─── Source material ───
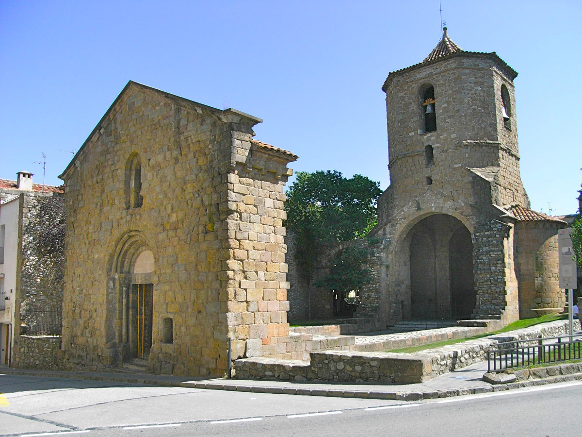 Restes de l'església de Sant Pol, a Sant Joan de les Abadesses.
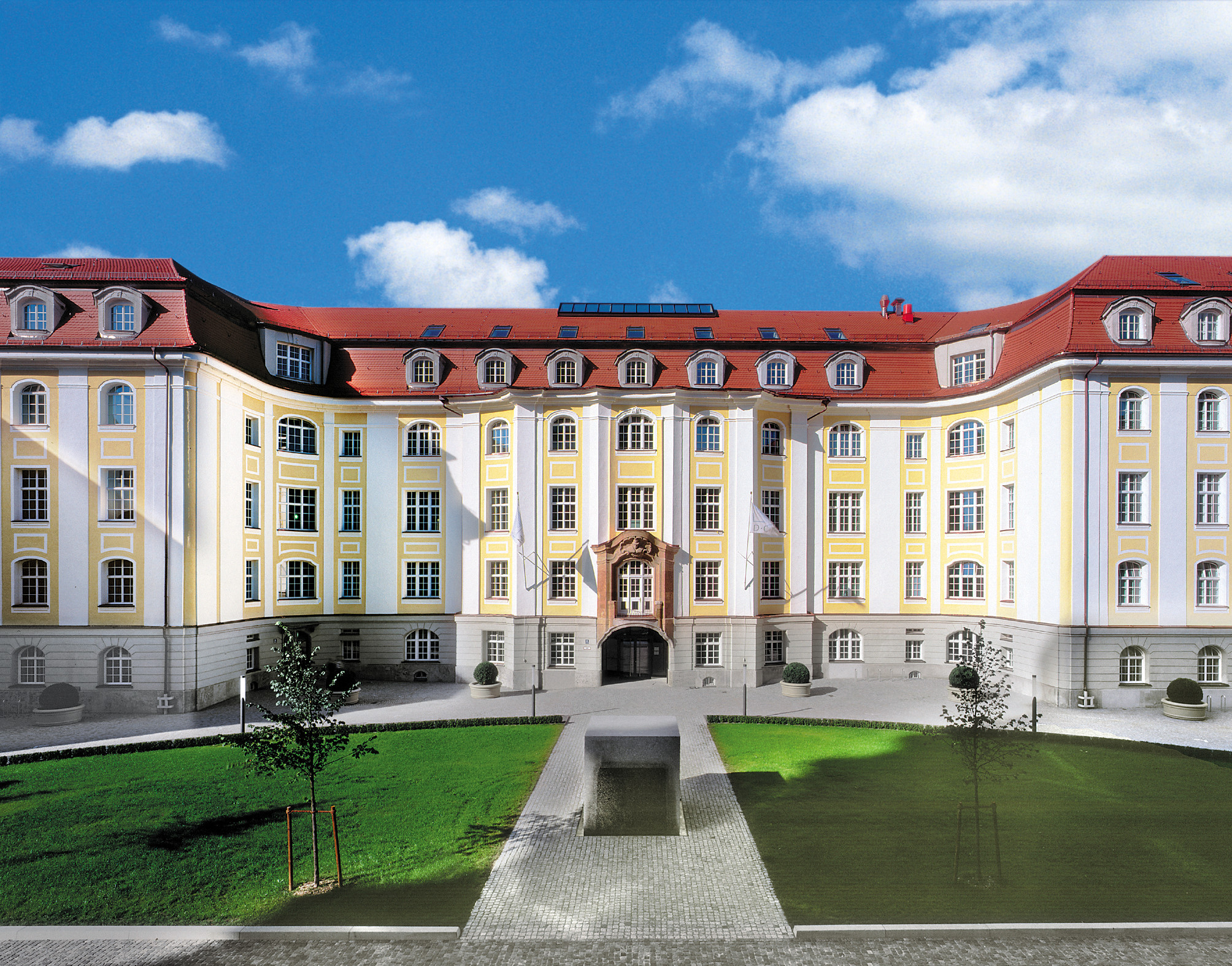 Das zentral gelegene Areal der Münchner Hopfenpost in der Hopfenstraße ist Teil der bayerischen Geschichte: Nahe dem Hauptbahnhof wurde von 1905 bis 1912 der umfangreiche Komplex des Bayerischen Verkehrsministeriums mit Zentralbriefamt unter Leitung des bedeutenden Münchner Stadtbaumeisters Hocheder im Stil des Neobarock errichtet. Der in der Nachkriegszeit von der Deutschen Post genutzte Standort erhielt mit der Ergänzung durch die Neue Hopfenpost um 1991 – gebaut als Münchner Paketpostzentrale – eine moderne Komponente. Etwa zehn Jahre später konnte an den früheren Glanz angeknüpft werden, indem der erhaltene Teil des früheren Ministeriumsbaus grundlegend saniert und umgebaut wurde. Heute präsentiert sich das Areal als modernes, repräsentatives Ensemble mit einzigartigem historischen Charme.
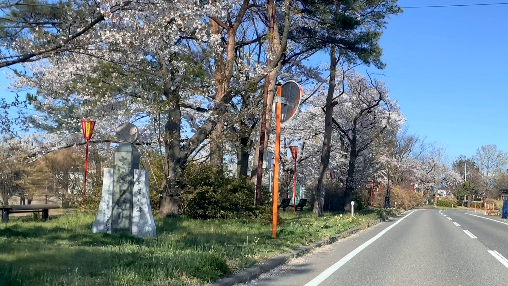 新潟県道264号豊栄天王線（葛塚東部緑道・旧銅屋川 さくら通り） 新潟市北区（2020年4月）
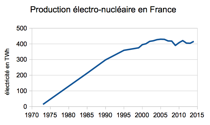 Évolution de la production nette d'électricité d'origine nucléaire en France. Données provenant de : RTE - Bilan électrique 2014, 26 janvier 2015 (
───
=== Aim of the exercise ===
With the pictures omitted, give every line above again exactly.

=== Response ===
 Restes de l'església de Sant Pol, a Sant Joan de les Abadesses.
 Das zentral gelegene Areal der Münchner Hopfenpost in der Hopfenstraße ist Teil der bayerischen Geschichte: Nahe dem Hauptbahnhof wurde von 1905 bis 1912 der umfangreiche Komplex des Bayerischen Verkehrsministeriums mit Zentralbriefamt unter Leitung des bedeutenden Münchner Stadtbaumeisters Hocheder im Stil des Neobarock errichtet. Der in der Nachkriegszeit von der Deutschen Post genutzte Standort erhielt mit der Ergänzung durch die Neue Hopfenpost um 1991 – gebaut als Münchner Paketpostzentrale – eine moderne Komponente. Etwa zehn Jahre später konnte an den früheren Glanz angeknüpft werden, indem der erhaltene Teil des früheren Ministeriumsbaus grundlegend saniert und umgebaut wurde. Heute präsentiert sich das Areal als modernes, repräsentatives Ensemble mit einzigartigem historischen Charme.
 新潟県道264号豊栄天王線（葛塚東部緑道・旧銅屋川 さくら通り） 新潟市北区（2020年4月）
 Évolution de la production nette d'électricité d'origine nucléaire en France. Données provenant de : RTE - Bilan électrique 2014, 26 janvier 2015 (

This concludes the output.